Invité à conclure la journée, Bernard Chevassus-au-Louis, président de l’Observatoire de la qualité alimentaire, a résumé le sujet en 3 points : internationalisation, analyse des risques et état actuel des connaissances.

L’internationalisation des systèmes alimentaires

En France et plus généralement en Europe, le système alimentaire agro-industriel domine : il représente environ 75 % de l’alimentation. Les 25 % restants proviennent d’une production domestique et des systèmes dits alternatifs (circuits courts, vente directe, etc.). « Un système alternatif, a expliqué Jean-Marc Touzard (Inra1), se définit par sa position vis-à-vis de celui qui domine, et leur expression est différente selon les pays et les régions. La coexistence et la combinaison de plusieurs systèmes alimentaires sont un trait de la globalisation. » Le système domestique domine en Afrique subsaharienne, où il fournit 40 % de l’alimentation. Le reste est issu des circuits vivriers locaux (25 %) et du secteur agro-industriel (20 %). Les différents systèmes sont tous interconnectés et sous l’influence de plusieurs facteurs, à commencer par la globalisation de la disponibilité des ressources. Les étapes de fractionnement subies par les matières premières font que les ingrédients d’un produit assemblé dans l’unité de production peuvent venir des 4 coins du monde. De plus, un problème sanitaire chez un producteur est susceptible de se répercuter sur tous les continents. L’exemple du lait à la mélamine produit en Chine, dont les composants frauduleux ont été utilisés en Amérique et en Afrique, a été cité plusieurs fois au cours de la journée.

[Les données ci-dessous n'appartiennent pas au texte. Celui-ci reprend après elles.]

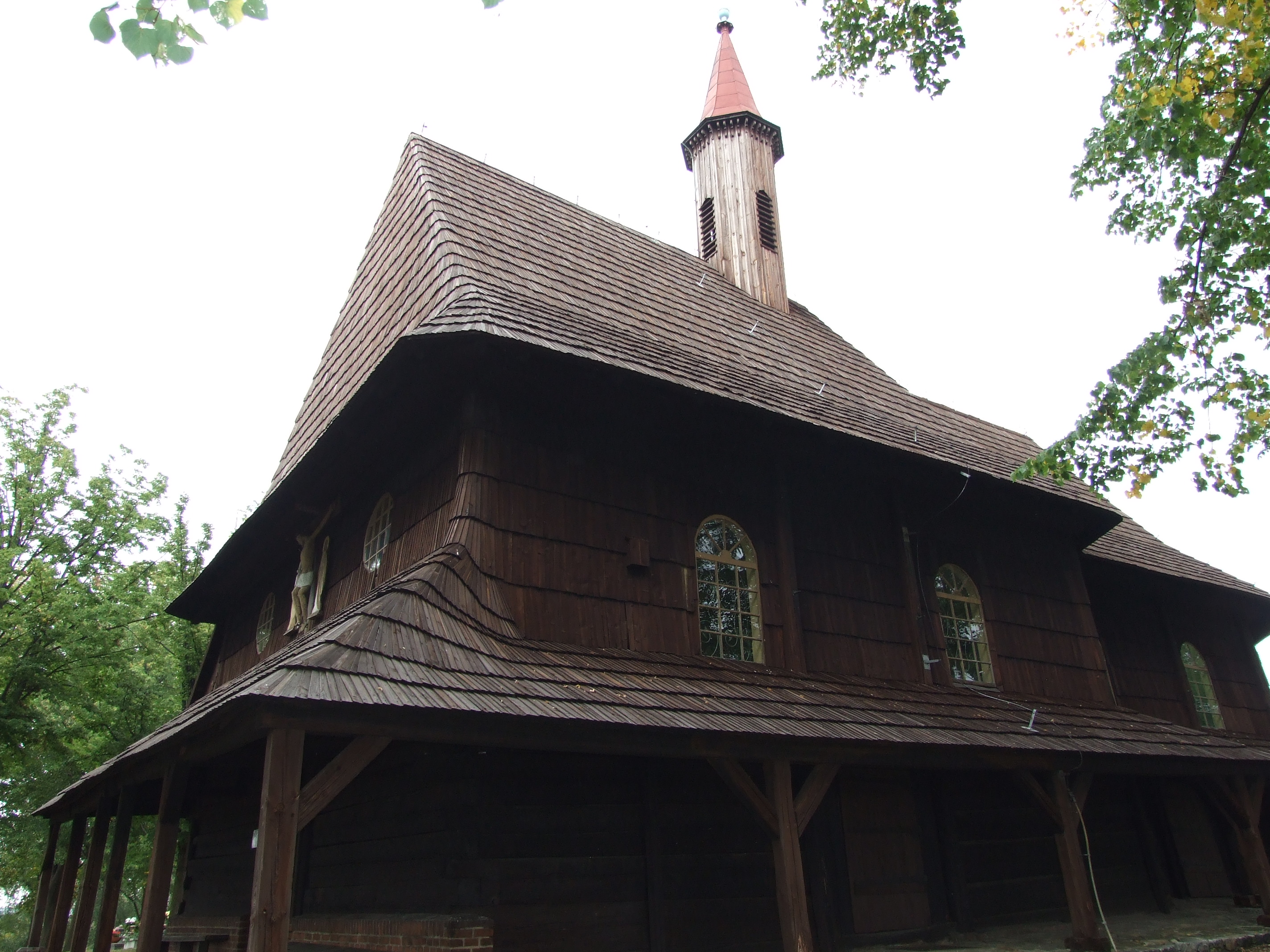 Kościół św. Rocha w Grodzisku (powiat oleski)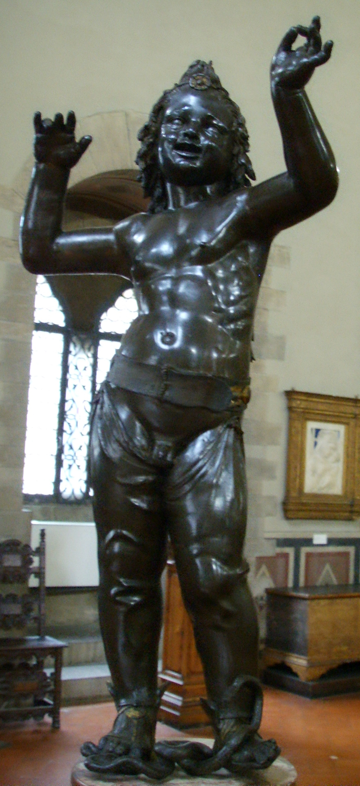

En outre, « les produits issus du fractionnement des matières premières peuvent être utilisés à d’autres fins qu’alimentaires, a expliqué Gilles Trystram, parfois avec une plus forte valeur ajoutée  ».

À cet égard, l’analyse des flux de capitaux à l’échelon mondial, et des mouvements des hommes et des informations, faisait un peu défaut dans le programme du colloque.

Analyse et gestion du risque

La gestion des risques telle qu’elle est appliquée en France et en Europe était détaillée par Jean-Luc Angot (DGAL2). L’efficacité du traitement des crises, lorsqu’elles surgissent, est assurée par le système de surveillance et de veille, et constamment améliorée. L’impact des crises sanitaires était illustré par Gilles Salvat (Anses), avec l’affaire des graines à germer contaminées par E. coli O104 : H4 et plusieurs épidémies de Listeria. La traçabilité imposée dans le domaine animal est sur le point d’être appliquée aux filières végétales, à la suite des conclusions des États généraux du sanitaire français et des leçons tirées de l’épidémie d’E. coli issue des graines germées.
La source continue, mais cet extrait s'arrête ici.